Police charged Matthew’s mother, Katirina Tirado, in May with manslaughter and cruelty to persons.

The Egan’s report says the state Department of Children and Families closed a neglect case involving Matthew Tirado a month before his death, after his mother refused for months to let a DCF worker see him.

DCF Commissioner Joette Katz said in a statement that, while “nothing diminishes the heartbreaking nature of what happened,” her agency lacked authority to force his mother to allow access to the boy.

"In this particular instance, the mother repeatedly denied child welfare, school, and law enforcement officials, among others, access to Matthew,” she said. “Lacking the authority to force the mother to cooperate and allow access to Matthew, none of these entities had evidence of the abuse that she inflicted on him. With that said, despite the limitations on what actions the Department can take in light of parental resistance, the Department has taken steps to improve the work of our agency."

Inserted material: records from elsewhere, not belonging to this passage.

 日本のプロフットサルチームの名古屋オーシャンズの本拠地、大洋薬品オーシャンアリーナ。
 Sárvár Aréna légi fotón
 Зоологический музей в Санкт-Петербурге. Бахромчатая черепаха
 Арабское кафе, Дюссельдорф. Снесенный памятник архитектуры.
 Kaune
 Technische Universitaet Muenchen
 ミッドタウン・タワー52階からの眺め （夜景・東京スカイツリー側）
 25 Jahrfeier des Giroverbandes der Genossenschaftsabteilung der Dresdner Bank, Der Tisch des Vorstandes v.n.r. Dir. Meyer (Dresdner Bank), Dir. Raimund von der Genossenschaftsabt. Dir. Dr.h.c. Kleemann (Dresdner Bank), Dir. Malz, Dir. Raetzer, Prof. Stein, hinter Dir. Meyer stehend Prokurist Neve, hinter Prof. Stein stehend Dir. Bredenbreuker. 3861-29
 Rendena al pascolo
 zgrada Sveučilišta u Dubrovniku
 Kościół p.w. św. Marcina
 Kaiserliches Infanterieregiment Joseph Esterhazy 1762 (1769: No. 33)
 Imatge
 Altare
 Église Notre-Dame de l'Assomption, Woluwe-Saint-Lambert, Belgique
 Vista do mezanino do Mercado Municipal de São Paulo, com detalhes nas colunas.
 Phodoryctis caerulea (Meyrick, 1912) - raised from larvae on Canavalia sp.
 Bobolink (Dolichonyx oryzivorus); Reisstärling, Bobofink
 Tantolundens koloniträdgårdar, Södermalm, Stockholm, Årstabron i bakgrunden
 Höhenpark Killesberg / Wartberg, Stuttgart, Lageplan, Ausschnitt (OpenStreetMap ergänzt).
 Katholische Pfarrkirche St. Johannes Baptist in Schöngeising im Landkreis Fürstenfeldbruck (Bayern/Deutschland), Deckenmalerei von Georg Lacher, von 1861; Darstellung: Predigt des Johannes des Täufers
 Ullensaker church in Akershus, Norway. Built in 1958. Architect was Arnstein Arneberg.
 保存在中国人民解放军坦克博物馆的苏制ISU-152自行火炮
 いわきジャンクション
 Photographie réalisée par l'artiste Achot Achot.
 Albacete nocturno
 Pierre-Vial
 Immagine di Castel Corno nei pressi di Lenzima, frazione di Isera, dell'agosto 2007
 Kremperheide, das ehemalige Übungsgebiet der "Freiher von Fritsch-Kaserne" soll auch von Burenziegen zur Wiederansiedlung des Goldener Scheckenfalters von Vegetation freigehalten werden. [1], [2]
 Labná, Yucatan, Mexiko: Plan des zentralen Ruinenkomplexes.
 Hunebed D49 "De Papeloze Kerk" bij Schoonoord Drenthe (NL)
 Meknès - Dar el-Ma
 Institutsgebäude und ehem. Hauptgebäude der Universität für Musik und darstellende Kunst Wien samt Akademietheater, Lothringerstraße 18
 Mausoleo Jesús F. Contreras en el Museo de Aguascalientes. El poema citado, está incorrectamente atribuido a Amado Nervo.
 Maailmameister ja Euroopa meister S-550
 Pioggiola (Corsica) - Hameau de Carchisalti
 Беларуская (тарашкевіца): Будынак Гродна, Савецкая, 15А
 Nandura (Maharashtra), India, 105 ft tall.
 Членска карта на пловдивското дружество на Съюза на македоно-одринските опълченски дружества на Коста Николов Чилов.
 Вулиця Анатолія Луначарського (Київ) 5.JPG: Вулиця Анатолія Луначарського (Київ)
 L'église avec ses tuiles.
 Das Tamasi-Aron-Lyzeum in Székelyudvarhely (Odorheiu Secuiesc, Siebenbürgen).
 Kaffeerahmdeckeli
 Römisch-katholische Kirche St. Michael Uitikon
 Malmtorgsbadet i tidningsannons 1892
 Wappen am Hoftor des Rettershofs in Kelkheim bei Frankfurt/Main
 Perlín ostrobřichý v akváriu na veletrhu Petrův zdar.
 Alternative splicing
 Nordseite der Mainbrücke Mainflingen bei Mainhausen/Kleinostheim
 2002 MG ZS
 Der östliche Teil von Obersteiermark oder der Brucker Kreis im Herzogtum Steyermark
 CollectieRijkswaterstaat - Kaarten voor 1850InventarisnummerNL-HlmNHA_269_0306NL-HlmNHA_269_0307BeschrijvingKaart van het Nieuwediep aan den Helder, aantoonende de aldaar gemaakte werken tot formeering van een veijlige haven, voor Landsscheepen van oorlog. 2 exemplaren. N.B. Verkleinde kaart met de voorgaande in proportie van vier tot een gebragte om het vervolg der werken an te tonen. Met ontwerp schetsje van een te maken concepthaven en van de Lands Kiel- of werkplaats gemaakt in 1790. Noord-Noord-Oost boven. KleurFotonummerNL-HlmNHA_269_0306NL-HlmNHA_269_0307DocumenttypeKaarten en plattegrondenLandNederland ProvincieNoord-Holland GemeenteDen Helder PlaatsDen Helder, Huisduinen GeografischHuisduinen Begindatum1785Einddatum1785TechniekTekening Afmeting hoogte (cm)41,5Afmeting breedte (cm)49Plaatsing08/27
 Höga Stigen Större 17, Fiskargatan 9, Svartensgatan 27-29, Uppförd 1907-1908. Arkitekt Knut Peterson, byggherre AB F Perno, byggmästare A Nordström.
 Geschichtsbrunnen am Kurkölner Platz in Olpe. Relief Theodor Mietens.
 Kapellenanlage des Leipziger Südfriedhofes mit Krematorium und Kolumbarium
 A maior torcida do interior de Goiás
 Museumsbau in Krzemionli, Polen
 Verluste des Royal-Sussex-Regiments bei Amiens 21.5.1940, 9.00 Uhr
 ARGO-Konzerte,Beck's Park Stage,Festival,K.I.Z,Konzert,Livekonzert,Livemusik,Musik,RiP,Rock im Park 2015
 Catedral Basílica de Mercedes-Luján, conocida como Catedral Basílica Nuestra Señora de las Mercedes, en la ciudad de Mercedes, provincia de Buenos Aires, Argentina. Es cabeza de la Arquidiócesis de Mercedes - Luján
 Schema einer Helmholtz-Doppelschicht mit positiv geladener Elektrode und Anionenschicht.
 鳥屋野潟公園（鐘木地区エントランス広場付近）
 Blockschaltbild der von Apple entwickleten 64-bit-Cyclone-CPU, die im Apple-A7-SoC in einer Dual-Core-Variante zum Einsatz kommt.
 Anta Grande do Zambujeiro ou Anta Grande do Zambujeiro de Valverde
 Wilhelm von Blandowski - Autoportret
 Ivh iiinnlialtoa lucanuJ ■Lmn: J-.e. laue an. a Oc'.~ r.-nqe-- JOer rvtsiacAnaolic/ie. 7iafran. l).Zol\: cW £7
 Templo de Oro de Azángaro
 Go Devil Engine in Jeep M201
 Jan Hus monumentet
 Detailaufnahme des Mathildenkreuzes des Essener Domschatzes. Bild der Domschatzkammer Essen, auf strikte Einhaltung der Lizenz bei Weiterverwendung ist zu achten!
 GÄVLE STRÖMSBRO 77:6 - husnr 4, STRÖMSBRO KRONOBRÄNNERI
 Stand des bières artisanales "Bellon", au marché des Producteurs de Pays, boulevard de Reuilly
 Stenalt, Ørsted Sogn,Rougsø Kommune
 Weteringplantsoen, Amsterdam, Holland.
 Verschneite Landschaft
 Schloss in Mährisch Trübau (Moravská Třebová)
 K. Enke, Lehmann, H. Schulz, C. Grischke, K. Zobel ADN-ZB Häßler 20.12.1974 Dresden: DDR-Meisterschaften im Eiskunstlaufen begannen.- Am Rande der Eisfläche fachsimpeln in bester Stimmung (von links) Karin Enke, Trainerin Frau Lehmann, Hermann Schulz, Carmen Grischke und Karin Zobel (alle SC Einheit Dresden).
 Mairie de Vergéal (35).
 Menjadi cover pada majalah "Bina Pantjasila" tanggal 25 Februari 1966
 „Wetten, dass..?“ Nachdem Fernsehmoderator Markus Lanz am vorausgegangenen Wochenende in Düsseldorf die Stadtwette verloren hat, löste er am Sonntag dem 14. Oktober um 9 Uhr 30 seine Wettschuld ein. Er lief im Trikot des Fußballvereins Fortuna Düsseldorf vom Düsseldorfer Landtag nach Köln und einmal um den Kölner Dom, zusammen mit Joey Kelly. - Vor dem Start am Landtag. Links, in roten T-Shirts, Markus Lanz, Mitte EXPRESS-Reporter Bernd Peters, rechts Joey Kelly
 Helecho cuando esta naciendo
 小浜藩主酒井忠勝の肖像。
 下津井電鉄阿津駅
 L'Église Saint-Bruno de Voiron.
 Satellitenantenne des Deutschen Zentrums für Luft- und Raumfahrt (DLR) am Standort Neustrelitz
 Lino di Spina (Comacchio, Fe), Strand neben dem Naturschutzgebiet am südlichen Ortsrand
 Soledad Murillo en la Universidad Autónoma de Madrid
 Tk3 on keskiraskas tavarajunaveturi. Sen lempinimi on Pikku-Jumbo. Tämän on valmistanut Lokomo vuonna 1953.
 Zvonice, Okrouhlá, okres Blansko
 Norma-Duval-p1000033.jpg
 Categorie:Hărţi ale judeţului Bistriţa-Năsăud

Senate Republican Leader Len Fasano, R-North Haven, renewed his call for Katz to resign, saying she hasn’t improved the DCF, which was already under federal court oversight prior to her appointment, during her seven years as commissioner. 

“I would make a very argument that not only is she not better after seven years, in some categories she’s fallen behind in those categories,” he said. 

Sen. Len Suzio, R-Meriden, and co-chairman of the Children’s Committee, said the committee will hold a hearing on Dec. 19 to hear from both Egan and DCF before considering what action the legislature might take next year.